The name of a custom stemming library to use for stemming in this language.

The custom stemming library is an external shared library that performs stemming. You can create a custom stemming library when you want to modify the default IDOL stemming and using a StemmingFile is not sufficiently flexible.

Details of the interface to use to create a custom stemming library is provided on the Micro Focus IDOL public github site, https://github.com/microfocus-idol/idol-custom-stemming-example/.

When you configure a custom stemming library for a language, IDOL Server attempts to load it and uses it each time it needs to stem terms in that language.

The custom stemming interface allows the stemming library to indicate that it cannot stem a term, in which case IDOL falls back on the built-in stemming for that language, unless you also set Stemming to False for the language.

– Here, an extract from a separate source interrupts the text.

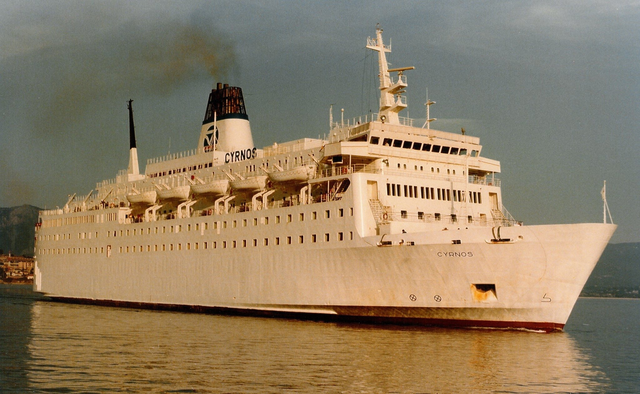 Le ferry Cyrnos (futur Île de Beauté) de la SNCM à Ajaccio.

Setting Stemming to False does not disable the custom stemming library. You can also configure both a custom stemming library and a StemmingFile. In this case, stems in the file take precedence.

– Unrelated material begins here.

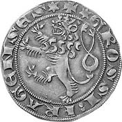 Grosz praski Wacława II. Rewers. autor: mzopw licencja: GNU FDL

It is possible for a custom stemming library to return multiple stemmed forms for a single term. This behavior is not possible with either built-in stemming algorithms or a StemmingFile. When there are multiple stems:

  • Documents that contain a term with multiple stems match any of the stems in query text.
  • Query terms with multiple stems match documents that contain any of the stems.

For example, the English word wound might stem to both WOUND and WIND.

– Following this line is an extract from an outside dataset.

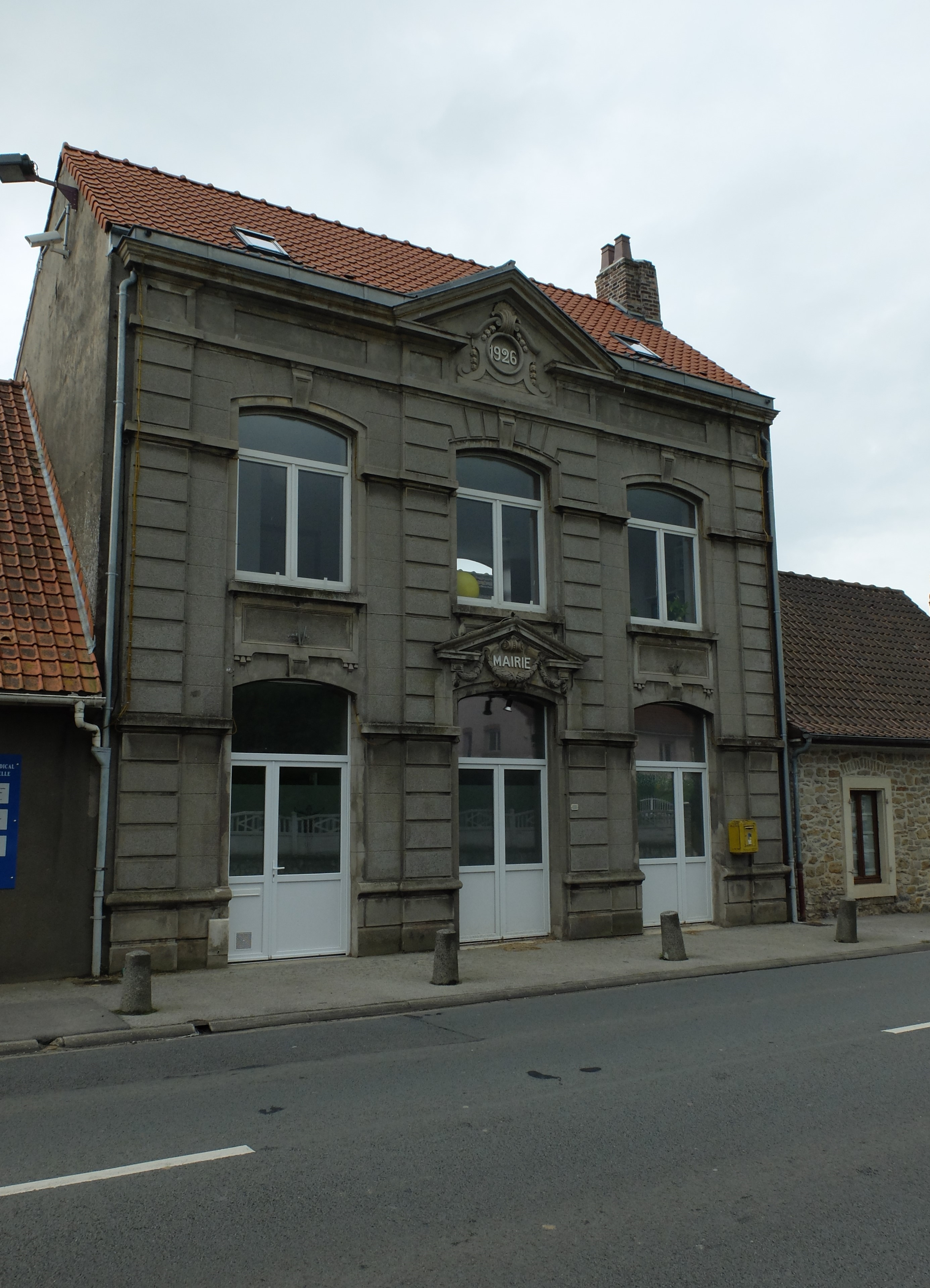 Vue de la mairie de Baincthun.

  • Documents that contain wound match queries for wounded or winds.
  • Queries for wound match documents that contain either wounded or winds.

NOTE: This example assumes there are also normal English stemming rules to strip suffixes such as -ed or -s.

Multiple stems work as expected with Boolean, phrase and proximity search. However, some term actions are limited:

  • TermGetInfo returns only the primary stem for a term by default (the first stem that the library returns).

    TIP: You can return multiple terms by setting Boolean to True. In this case, Micro Focus recommends that you also set Type to None to allow you to easily identify different stems for the same term, which have the same value for the startpos attribute.

  • TermExpand with Expansion set to stem considers only the primary stems.

IDOL Server also applies only primary stems to hyphen chunks and proper names terms (when you enable HyphenChars or ProperNames, respectively for the language).

Type: String
Default:  
Required: No
Configuration Section: MyLanguage
Example: [English]
CustomStemming=mycustomstemmer

In this example, IDOL Server attempts to load an external library called mycustomstemmer.dll (Windows) or libmycustomstemmer.so (non-Windows) from the configured LanguageDirectory, and uses it for stemming in English text.
See Also: Stemming
StemmingFile

NOTE: If you change this setting after you have indexed content into IDOL Server, the new setting applies only to new content, and the server logs a warning. To clear the warning and ensure that your change applies to all your content, you must initialize your index and reindex the content.